Julian: Das hat sich von Anfang an so ergeben. Wir hatten die Band. Wir haben ein halbes Jahr gespielt. Wir haben nie gesungen. Und dann auf einmal hatten wir zwei Auftritte. Da mussten wir zwei Lieder zusammenkloppen und da kam halt einfach kein Gesang vor. Wir haben das dann mal ausprobiert und gemerkt, dass es einfach nicht funktioniert. Wenn dann mal gesungen wird - in einem Song ist das ja so - dann ist das eher, weil es zu dem Song passt. Aber zu den anderen Songs passt das halt nicht.

IGINYF?

Julian: Genau IGINYF.
Floyd: Das war ja auch ein Geburtstagsgeschenk, da mussten wir ja auch sagen, warum wir froh sind, nicht sein Vater zu sein oder seine Schwester, die er nicht hat.

Wie ist denn der Text? Man versteht ihn beim Hören nicht wirklich.

Floyd: Nein, das ist ziemlicher Nonsens. Das ist mir fast ein bisschen unangenehm, das jetzt hier nur so laut zu sagen. Hätte man eigentlich schreien müssen.

Was sagen eigentlich Freunde und Familie zu Eurer Musik?

Volker: Wir haben natürlich viele Freunde, die selbst Musiker sind und die finden’s halt cool. Aber meine Eltern haben für die Art von Musik überhaupt keinen Zugang. Aber das macht denen nichts aus.
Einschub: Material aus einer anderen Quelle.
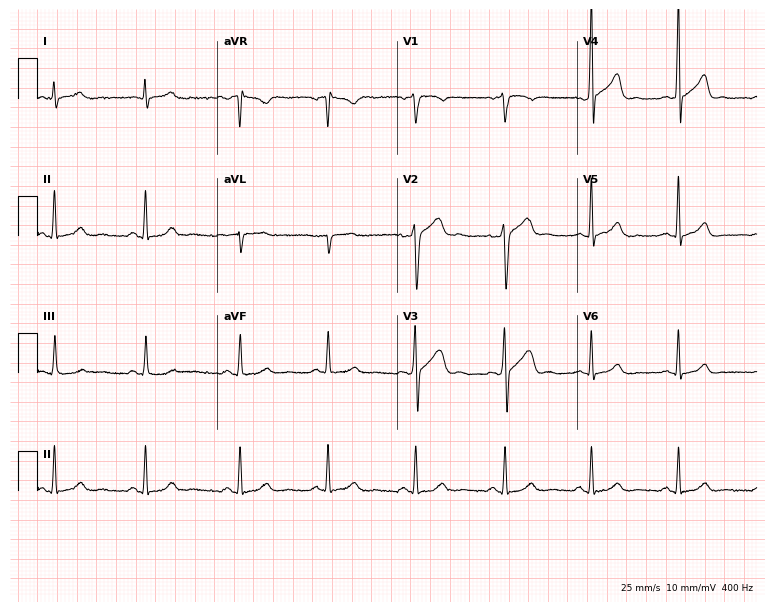
12-lead ECG from a 45-year-old male patient. Screened for six findings — first-degree AV block, right bundle branch block, left bundle branch block, sinus bradycardia, atrial fibrillation, sinus tachycardia — none is recorded.
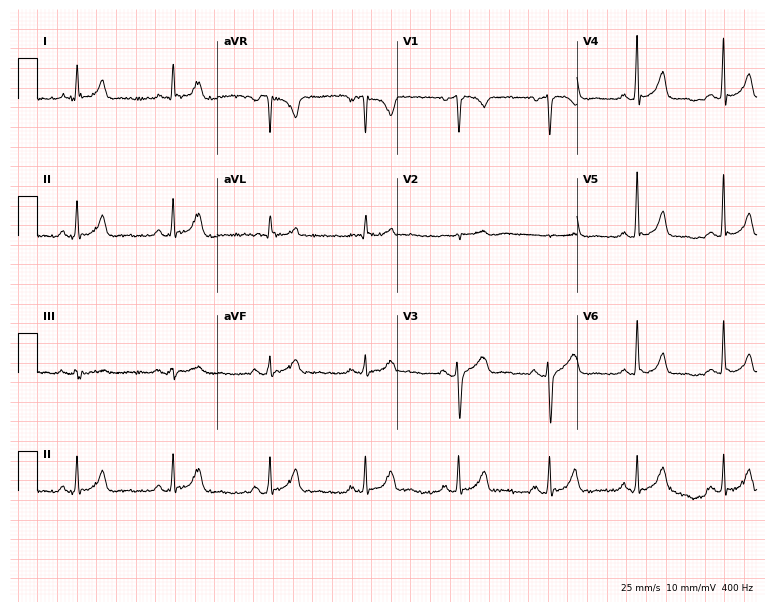
12-lead ECG from a male, 56 years old. Recorded interpretation: within normal limits.

Die finden das trotzdem interessant, was man da macht und sehen, dass wir mit viel Eifer dabei sind und es auch ernst meinen.
Julian: Mein Vater macht selber Musik und hat auch nicht so den Zugang dazu, hört sich das aber an und hat mich auch immer unterstützt, was neue Instrumente betrifft. Meine Schwester findet’s super, meiner Mutter ist es zu laut. Sie findet’s aber tendenziell auch gut. Und von Freunden habe ich bisher nur gute Statements bekommen.
Floyd: Und die, die was Gegenteiliges sagen, sind nicht mehr unsere Freunde! … Nee, wir sind da aber - weil wir nicht so viele Erfolge feiern können - sehr abhängig von der Resonanz, die uns die Leute entgegen bringen. Also gerade hier in Deutschland, gerade in Hamburg, wo eh nur Bands angesagt sind, die singen, am besten auch deutsch und am besten 4/4-Takt. Das ist in Hamburg ganz dominant. Und von daher sind wir schon auf positive Kommentare angewiesen.
Volker: Von gewissen Leuten halt, die ähnliche Musik machen wie wir. Da muss man dann einfach ‘ne Rückmeldung kriegen. Und die kriegen wir dann auch.

Seid ihr eigentlich eine Größe in Hamburg? Kennt man euch?

Julian: Also ‘ne Größe, ich weiß nicht. Aber mir passiert es schon manchmal, dass mich Leute ansprechen und sagen: Hey du bist doch der Schlagzeuger von Plokk. Wir haben da ein gutes Konzert von Euch gesehen.
Volker: Also ich glaub, in dieser bestimmten Szene, wo die Leute zu bestimmten Konzerten von bestimmten Bands latschen oder die entsprechende Musik selber machen, da sind wir schon bekannt. Aber das ist auch ‘ne kleine Szene. Die Leute kennt man ja fast alle persönlich. Dann freut man sich natürlich, dass es dann auch Leute gibt, die man noch nie gesehen hat und die kennen einen dann trotzdem. Und das funktioniert ja in dieser bestimmten Szene von Instrumentalbands, obwohl wir nicht soviel touren, inzwischen deutschlandweit. Da haben schon ein paar mehr Leute unseren Namen gehört, und gerade in Hamburg natürlich. Aber eine Größe in Hamburg. Also du kannst da niemanden auf der Straße ansprechen. Da ist die Wahrscheinlichkeit ziemlich gering. Aber wenn du Leute auf ‘nem Konzert von so’ner Musik fragst, wäre die Wahrscheinlichkeit, dass die Leute uns schonmal gehört haben, ziemlich hoch.